A Philosophy of Testing
October 2nd, 2008Did you hear that? Did you feel it? I did. Agile just took another punch to the gut. The Agile Backlash is picking up a full head of steam. Rather than becoming a term to embrace, it’s become a term of ridicule. I think it’s probably deserved. As a guy who picked up the first Extreme Programming book as soon as it was released and is a long-time practitioner, I feel qualified to comment on this.
The second-generation acolytes turned a very pragmatic set of principles and practices into an esoteric scripture that could never meet the needs of reality. The “agile” moniker makes me cringe almost as much as “best practices”. Both are cavalier substitutes for critical thinking, too often thrown about in the hopes that their mere mention will work magic. Ugh.
A real unfortunate side-effect of the backlash is the disregard some have for automated testing. Before I go any further, let me be the first to say that, like any other recommendation or practice, automated testing is not a panacea. I shouldn’t have to say this. It’s painfully obvious, like explicitly stating up front that I am against beating up defenseless children. Who is?
However, just because automated testing isn’t a cure-all doesn’t mean that:
- testing isn’t worth doing
- testing isn’t hard
- sometimes testing is so hard that it isn’t worth doing
Note that last point. That there is what we in the biz call pragmatism. Yes kids, there are times when the cost of getting sufficient test-coverage is enormously expensive. Assuming that economics are part of your project somehow, you need to pay attention to this (which is why code coverage metrics can be dangerous in the hands of the nuance-free thinker).

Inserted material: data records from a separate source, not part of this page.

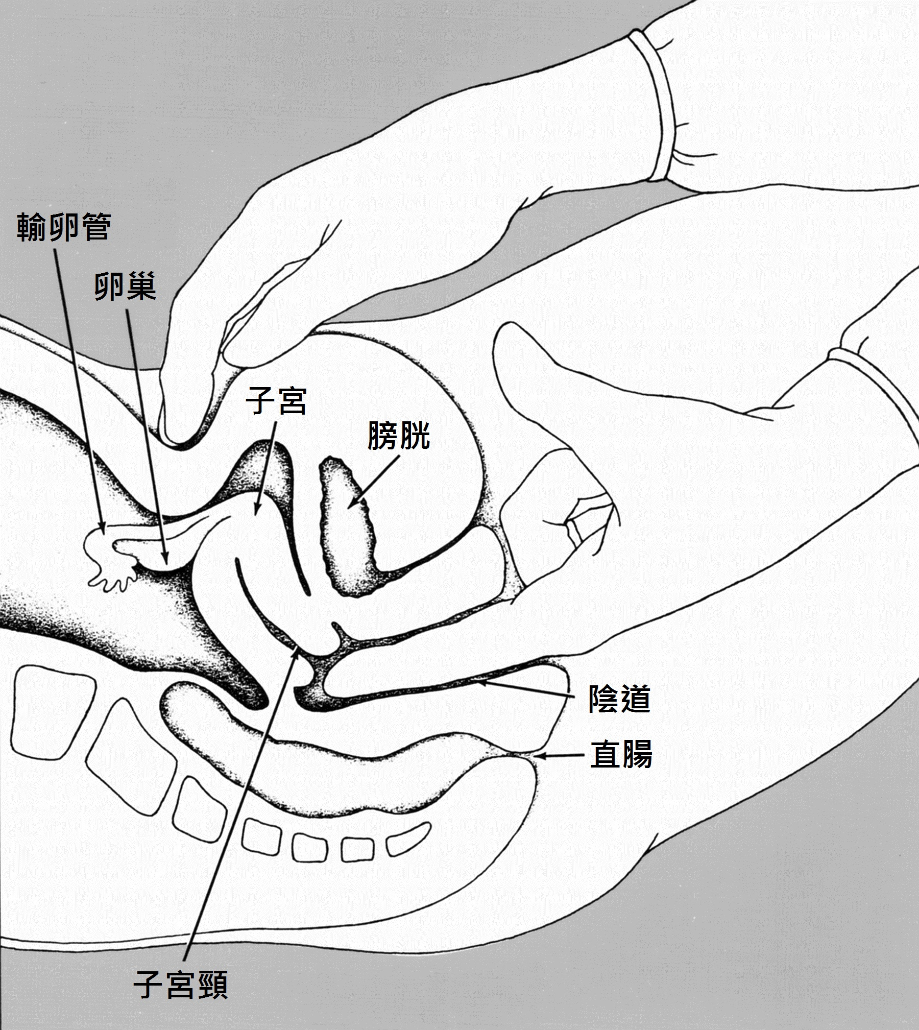 內診可能會檢查到的部位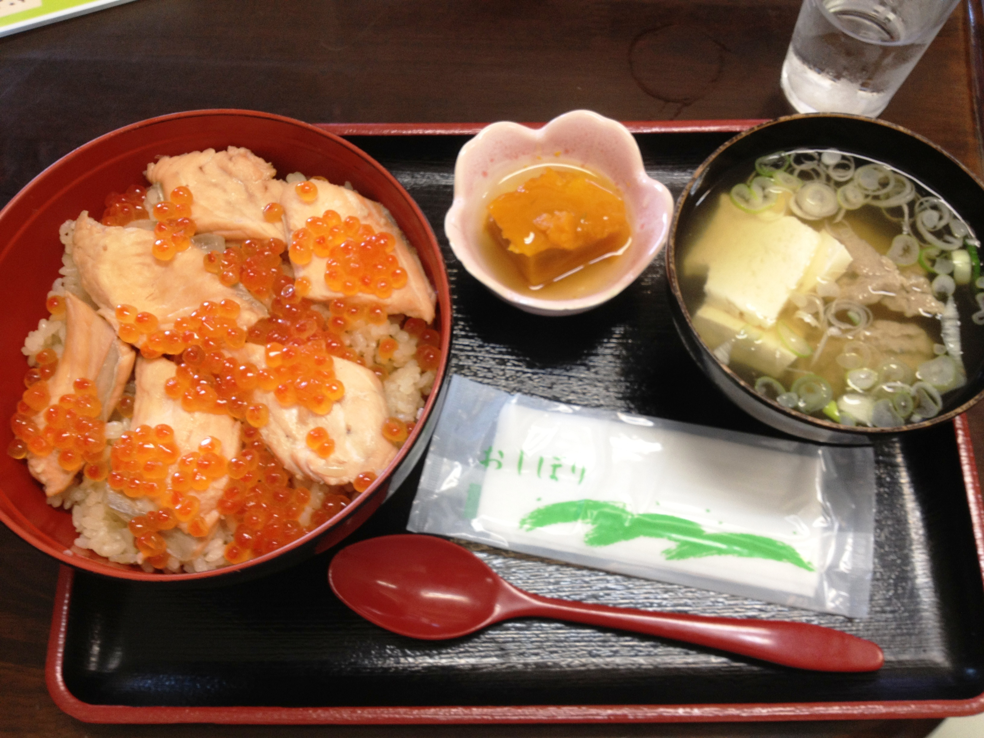 宮城県亘理町で一般的に食されるはらこ飯とお吸い物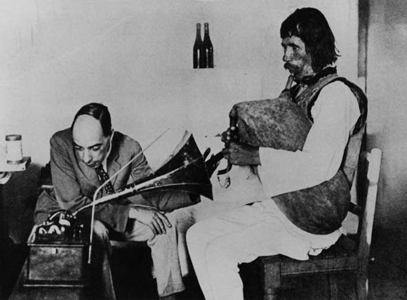 Etnograful Constantin Brăiloiu înregistreaza un cimpoier, 1934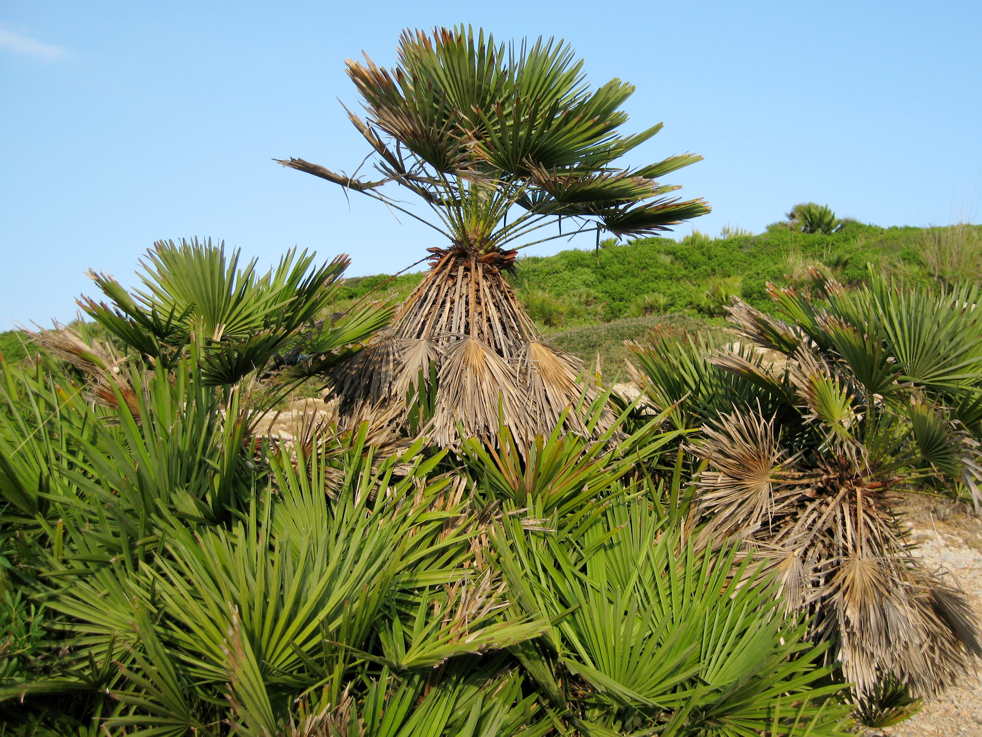 Zwergpalmen (Chamaerops humilis) östlich der Cala Mesquida an der Nordostküste von Mallorca, Spanien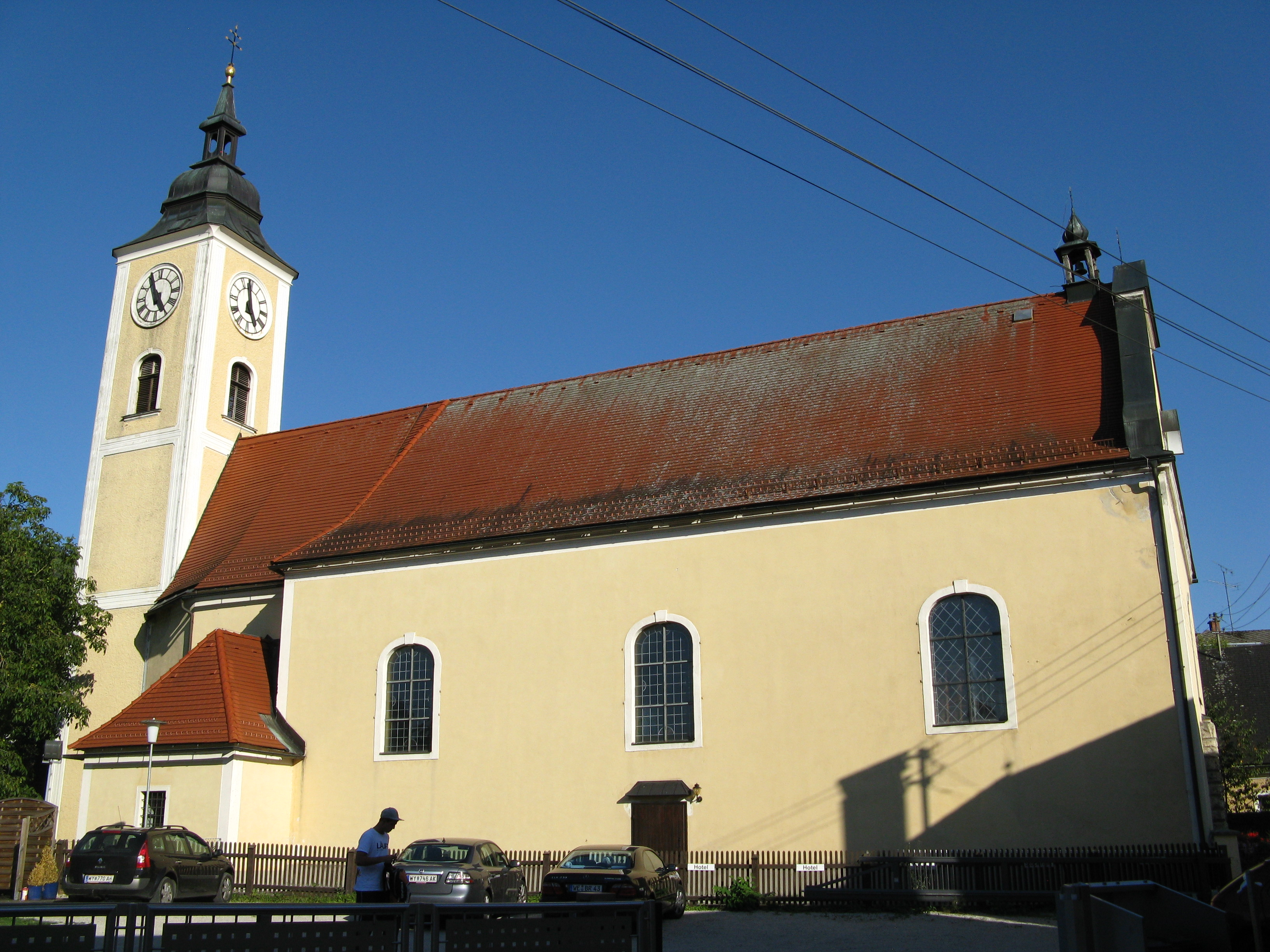 Kath. Pfarrkirche hl. Florian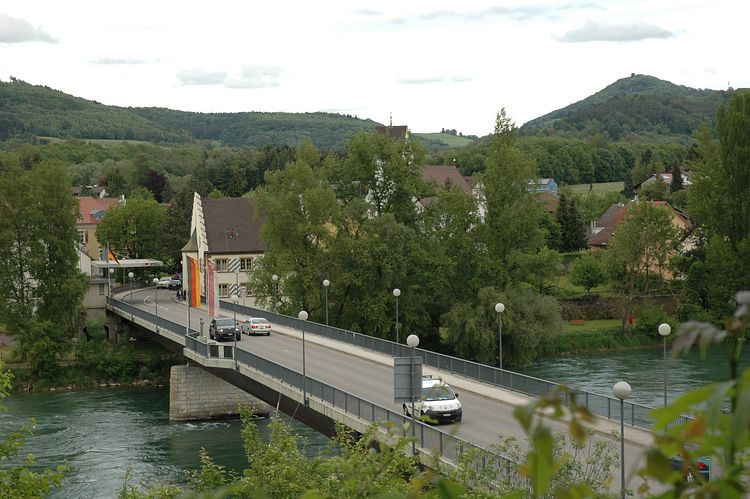 Die Rheinbrücke von Zurzach aus mit Blick auf Rheinheim im Mai 2013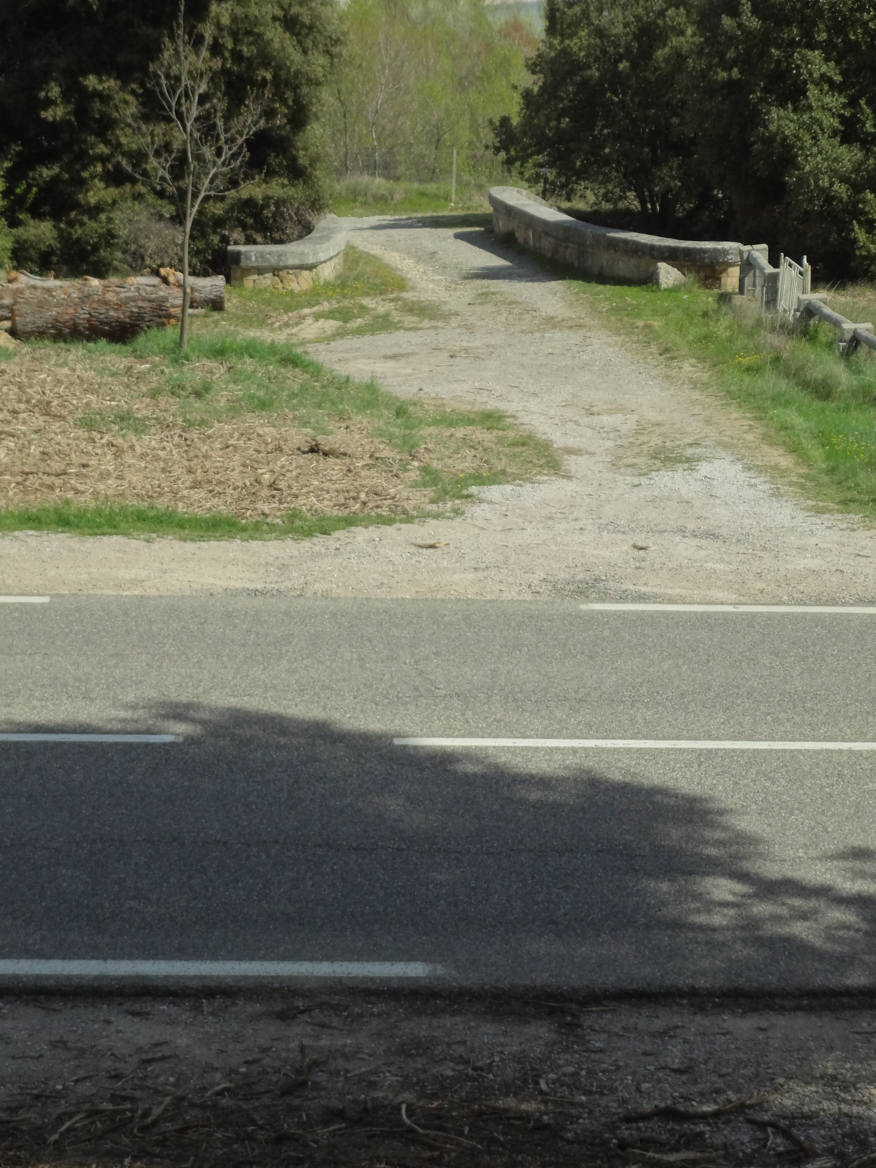 Un des éléments encore visible de l’affaire Dominici : le pont de chemin de fer par où s’est enfui la petite Elisabeth Drummond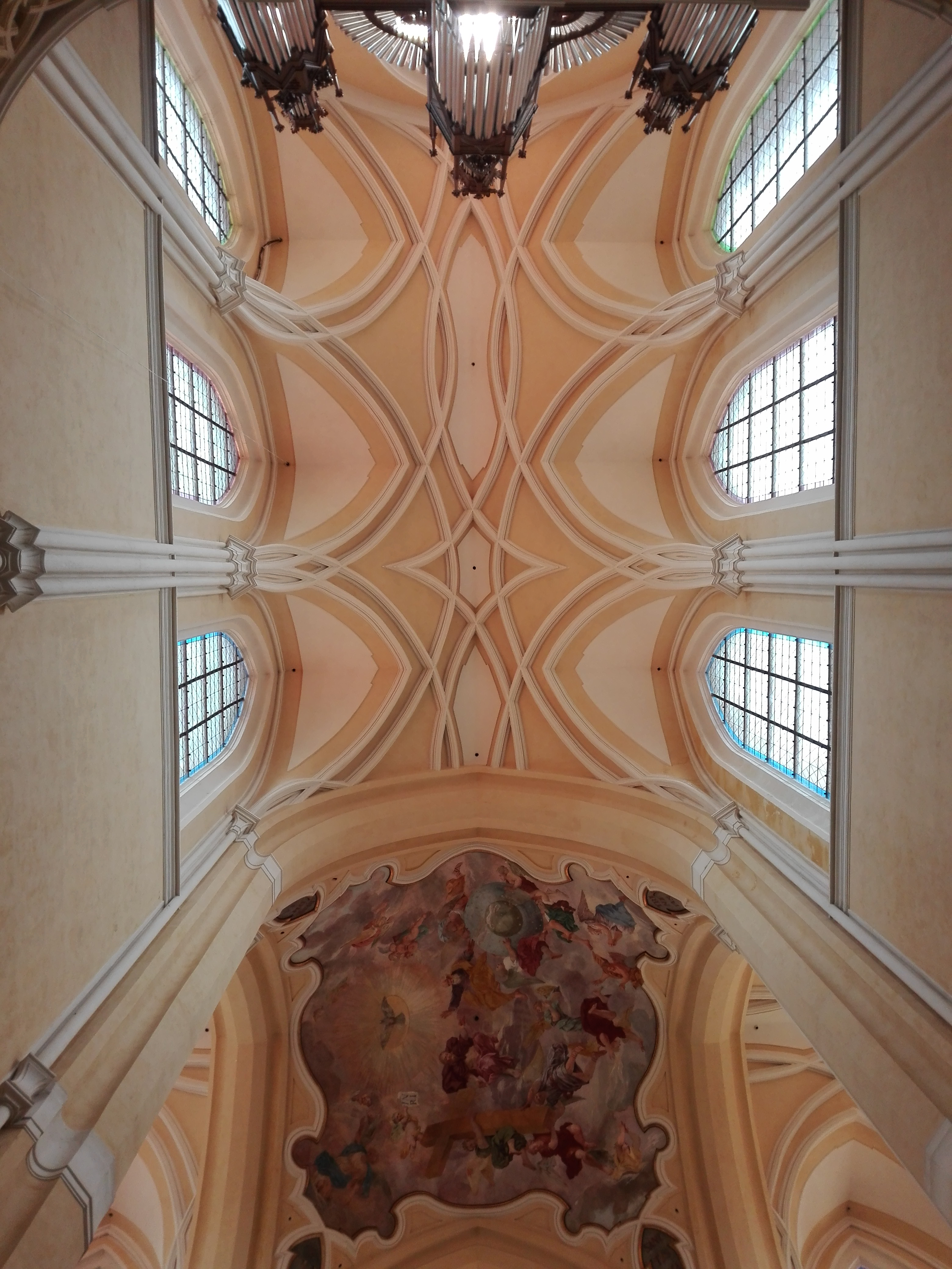 Interiér kostela - klenby, Sedlec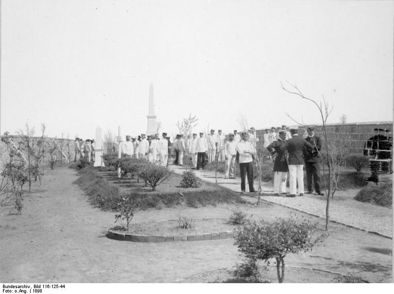 China 1898 Besuch des Iltis-Kirchhofes durch Se. Königl. Hoheit den Prinzen Heinrich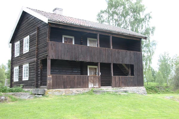 Våningshus fra Oppsal, Åsleia. Bygd ca. 1800. Nå på Eidsvoll bygdetun.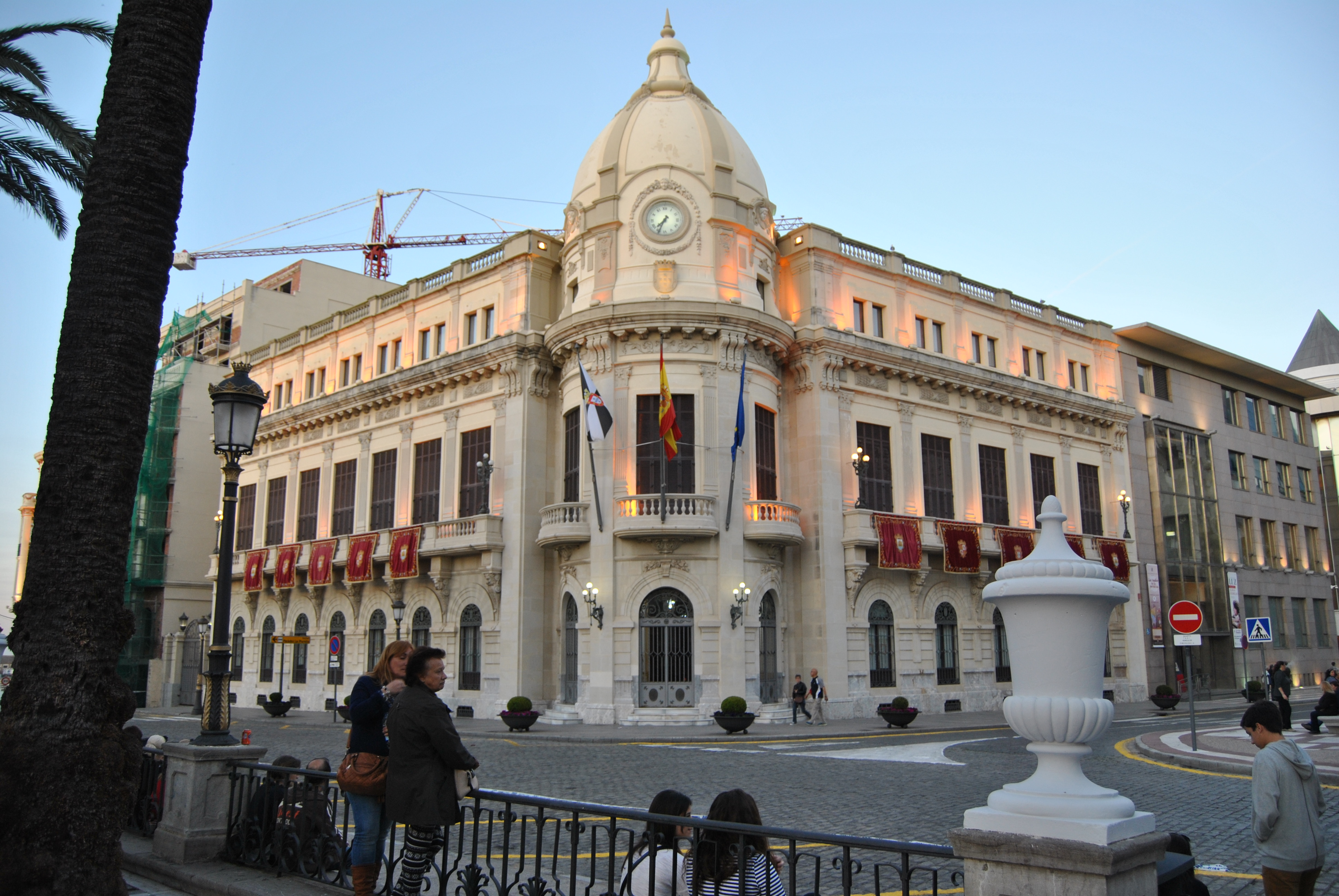 Palacio de la Asamblea de Ceuta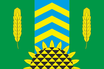 Прапор Великомихайлівського району

Critics of automated testing like to point out that if developers write buggy code, how can they not write buggy tests? Assuming that it’s as impossible to write perfect tests as it is to write perfect code, is there a point to writing the test? There is if the benefits you get from testing exceed the cost of developing and maintaing them.
Test-Driven Design/Behavior-Driven Design

The TDD/BDD philosophies are nearly as abstract and misunderstood as the entire concept of testing itself. So rather than parrot the original manifestos, let me break down the tangible benefits of driving your code with tests. The first misconception is the notion that you write all the tests first then you write all the code. This works almost as well as gathering all the requirements up front first and then writing all the code. I believe the technical term is “Waterfall”. This is just dumb. Honestly folks, use your brains. Only a complete rookie would think that’s a sensible practice to adopt.
Putting testing before writing code provides no magical effect that radically increases the quality of your code. Where testing does improve your code is when you use them as part of the code-building process. I like to use unit-tests as a form of mental scaffolding while I develop.
Breaking It Down
Any non-trivial problem needs to be broken down in some way. Few of us have the mental capacity to keep an entire solution in our heads. Even if we could, it generally doesn’t last beyond the period in which the solution is developed. And even if you could do this, chances are few of your teammates would be able to. So at worst, breaking a problem down is a pro-social practice; at best it’s a tool to ensure that you really understand what’s going both now and in the future.
Generally when you break a problem down, you get into the business of assigning responsibilities to various components. This is a fractal pattern that starts at the highest-level architecture and repeats itself all the way down to the lowest-level classes, modules and functions of your system. It must be an inherent part of human-nature—we simply love putting things in boxes. Perhaps this is because that in doing so, we can hang a simple tag on a collection of related concepts as a form of shorthand. That shorthand allows us to talk about things in an efficient way. Imagine a design conversation where you couldn’t name anything, but had to describe a piece over and over by its details. Yuck. So yeah, boxes are important.
So where does testing fit in? Testing allows you to write automated assertions about each of those boxes. It’s like a logic game where you can start draw conclusions based on what you already know. It’s like being able to say, “If this test is passing and that test is passing, the only thing that could torpedo this is if that doesn’t work”. I’ll come back to this later when I talk about troubleshooting.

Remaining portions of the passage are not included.